Using Python’s Async Features for High-performance Scraping
From theory to practice: why async is better for scraping at scale
If you’ve been scraping for a while, I’m sure that, at the very beginning of your career, your scraping scripts executed HTTP requests synchronously. Also, I’m pretty sure you never heard of the possibility of scraping asynchronously until you tried to scale your scripts. Sounds familiar?! I bet it does!
In this article, I’ll point out the differences between synchronous and asynchronous scraping, and why asynchronicity is the right choice if you want to scrape at scale.
Ready? Let’s dive into it!
Before proceeding, let me thank NetNut, the platinum partner of the month. They have prepared a juicy offer for you: up to 1 TB of web unblocker for free.
The Inefficiency of Sequential HTTP Requests
The easiest way to get started with web scraping is by sending synchronous requests to a web server. In synchronous scraping, whenever your program sends a request, it waits until that request has completed. In other words, your program executes one request at a time until the server responds. So each request is sent and processed sequentially.
Below is a schema that shows how this process works:
Let’s be honest for a moment: Is not that synchronous scraping is bad at all. But processing one request at a time is a performance bottleneck for large-scale scraping. This is because of two main reasons:
Executing “n” requests one after another takes a lot of time if “n” is large.
If one of the requests fails, you must restart the scraping process from the beginning. Imagine the sensation of seeing your scraper fail the 29th request while it had to complete 80. Not your best working day, I suppose.
On the side of the technicalities, a program that scrapes data from the web is I/O-bound (Input/Output bound). In computer science, a program is I/O-bound when the rate at which it can complete its work is limited by the speed of its I/O subsystems, rather than the speed of its processor.
In the case of a web scraper, the primary I/O operation is waiting for data to travel over the network. This wait time can range from milliseconds to several seconds per request. So, if it processes several requests sequentially (aka, synchronously), the “n-th” request can take several minutes before it has completed. Often, such a great time is simply not acceptable.

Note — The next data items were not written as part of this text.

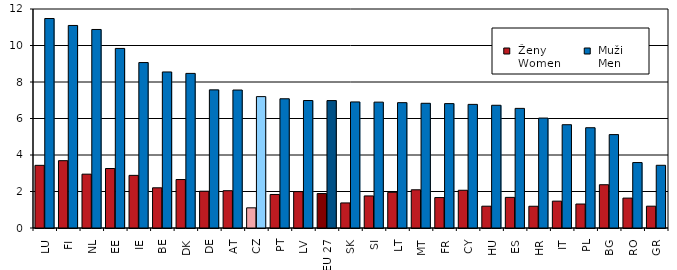
| Category |  Ženy 
 Women |  Muži 
 Men |
|---|---|---|
| LU | 3.434 | 11.478 |
| FI | 3.689 | 11.098 |
| NL | 2.95 | 10.878 |
| EE | 3.26 | 9.84 |
| IE | 2.884 | 9.065 |
| BE | 2.203 | 8.55 |
| DK | 2.655 | 8.471 |
| DE | 2.016 | 7.569 |
| AT | 2.044 | 7.561 |
| CZ | 1.105 | 7.199 |
| PT | 1.837 | 7.081 |
| LV | 1.992 | 6.985 |
| EU 27 | 1.888 | 6.981 |
| SK | 1.374 | 6.908 |
| SI | 1.757 | 6.897 |
| LT | 1.955 | 6.868 |
| MT | 2.094 | 6.833 |
| FR | 1.667 | 6.815 |
| CY | 2.068 | 6.773 |
| HU | 1.195 | 6.725 |
| ES | 1.677 | 6.554 |
| HR | 1.191 | 6.024 |
| IT | 1.472 | 5.66 |
| PL | 1.314 | 5.494 |
| BG | 2.371 | 5.118 |
| RO | 1.639 | 3.586 |
| GR | 1.195 | 3.436 |
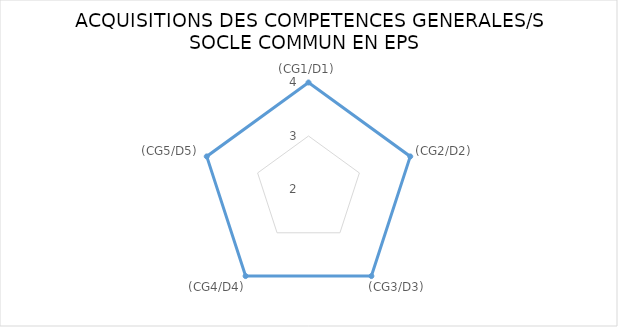
| Category | Series 0 | "" | 1 | 2 | 3 | 4 |
|---|---|---|---|---|---|---|
| (CG1/D1) | 4 |  |  |  |  |  |
| (CG2/D2) | 4 |  |  |  |  |  |
| (CG3/D3) | 4 |  |  |  |  |  |
| (CG4/D4) | 4 |  |  |  |  |  |
| (CG5/D5) | 4 |  |  |  |  |  |
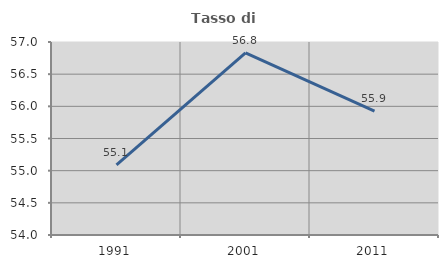
| Category | Tasso di occupazione   |
|---|---|
| 1991.0 | 55.09 |
| 2001.0 | 56.831 |
| 2011.0 | 55.925 |

Let’s consider a Python snippet to see where the bottleneck can actually be in a simple case:
import requests
import time
def fetch_url(url):
"""Sends a GET request and waits for the response."""
try:
# EXECUTION BLOCKS HERE: The program pauses until the server responds
response = requests.get(url, timeout=10)
print(f"Completed: {url}, Status: {response.status_code}")

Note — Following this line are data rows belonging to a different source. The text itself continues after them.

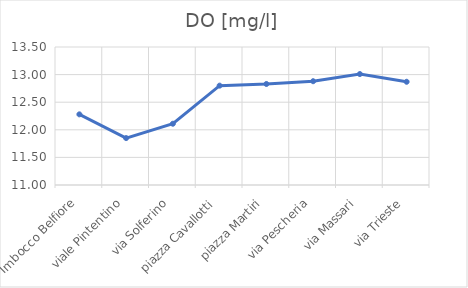
| Category | DO [mg/l] |
|---|---|
| Imbocco Belfiore | 12.28 |
| viale Pintentino | 11.85 |
| via Solferino | 12.11 |
| piazza Cavallotti | 12.8 |
| piazza Martiri | 12.83 |
| via Pescheria | 12.88 |
| via Massari | 13.01 |
| via Trieste | 12.87 |
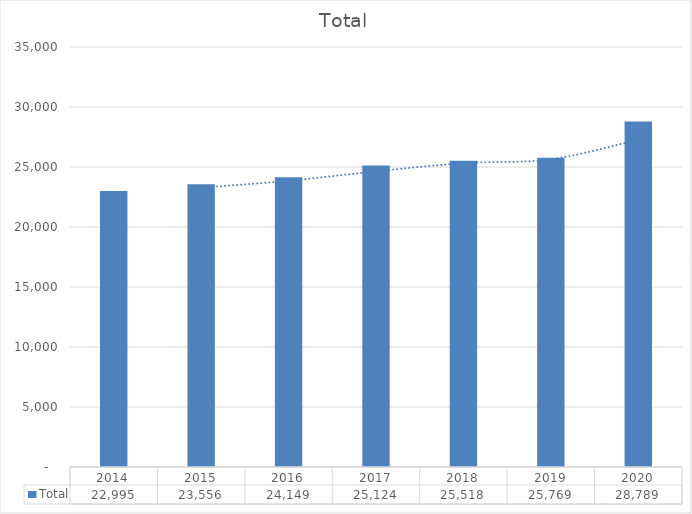
| Category | Total |
|---|---|
| 2014.0 | 22995 |
| 2015.0 | 23556 |
| 2016.0 | 24149 |
| 2017.0 | 25124 |
| 2018.0 | 25518 |
| 2019.0 | 25769 |
| 2020.0 | 28789 |

except requests.RequestException as e:
print(f"Failed: {url}, Error: {e}")
# A list of 15 URLs to scrape
urls = [
"<http://example.com>",
"<http://example.org>",
"<http://example.net>"
] * 5
print("Starting synchronous scrape...")
start_time = time.time()
# Loop throguh all the URLs in the list
for url in urls:
fetch_url(url)
duration = time.time() - start_time
print(f"\\nFinished. Total time: {duration:.2f} seconds.")

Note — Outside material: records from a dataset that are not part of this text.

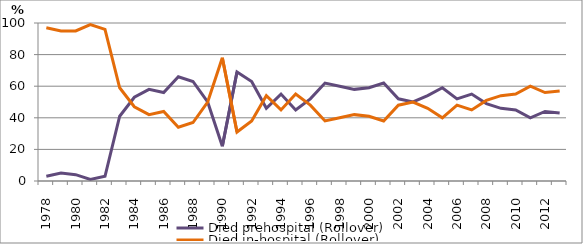
| Category | Died prehospital (Rollover) | Died in-hospital (Rollover) |
|---|---|---|
| 1978.0 | 3 | 97 |
| 1979.0 | 5 | 95 |
| 1980.0 | 4 | 95 |
| 1981.0 | 1 | 99 |
| 1982.0 | 3 | 96 |
| 1983.0 | 41 | 59 |
| 1984.0 | 53 | 47 |
| 1985.0 | 58 | 42 |
| 1986.0 | 56 | 44 |
| 1987.0 | 66 | 34 |
| 1988.0 | 63 | 37 |
| 1989.0 | 50 | 50 |
| 1990.0 | 22 | 78 |
| 1991.0 | 69 | 31 |
| 1992.0 | 63 | 38 |
| 1993.0 | 46 | 54 |
| 1994.0 | 55 | 45 |
| 1995.0 | 45 | 55 |
| 1996.0 | 52 | 48 |
| 1997.0 | 62 | 38 |
| 1998.0 | 60 | 40 |
| 1999.0 | 58 | 42 |
| 2000.0 | 59 | 41 |
| 2001.0 | 62 | 38 |
| 2002.0 | 52 | 48 |
| 2003.0 | 50 | 50 |
| 2004.0 | 54 | 46 |
| 2005.0 | 59 | 40 |
| 2006.0 | 52 | 48 |
| 2007.0 | 55 | 45 |
| 2008.0 | 49 | 51 |
| 2009.0 | 46 | 54 |
| 2010.0 | 45 | 55 |
| 2011.0 | 40 | 60 |
| 2012.0 | 44 | 56 |
| 2013.0 | 43 | 57 |
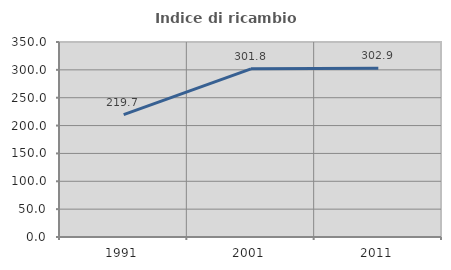
| Category | Indice di ricambio occupazionale  |
|---|---|
| 1991.0 | 219.672 |
| 2001.0 | 301.786 |
| 2011.0 | 302.899 |
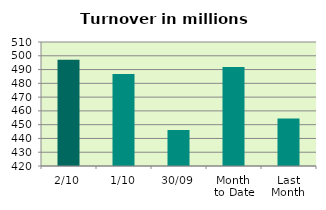
| Category | Series 0 |
|---|---|
| 2/10 | 497.135 |
| 1/10 | 486.751 |
| 30/09 | 446.132 |
| Month 
to Date | 491.943 |
| Last
Month | 454.566 |

In the above snippet, the execution flow is linear:
The for loop initiates a request for the first URL.
The program waits for the response to arrive (with the method requests.get().
Once the response arrives, the program moves to the second URL, initiates a new request, and waits again. This cycle repeats for all 15 URLs.
In synchronous scraping, the total execution time is roughly the sum of the network latency for every single request. If an average request takes 500ms, scraping just 1,000 URLs would take a minimum of 500 seconds: over 8 minutes. During this time, the scraper’s process is doing nothing but waiting.
As expected, this model is fundamentally inefficient if you want to scale to thousands or millions of pages.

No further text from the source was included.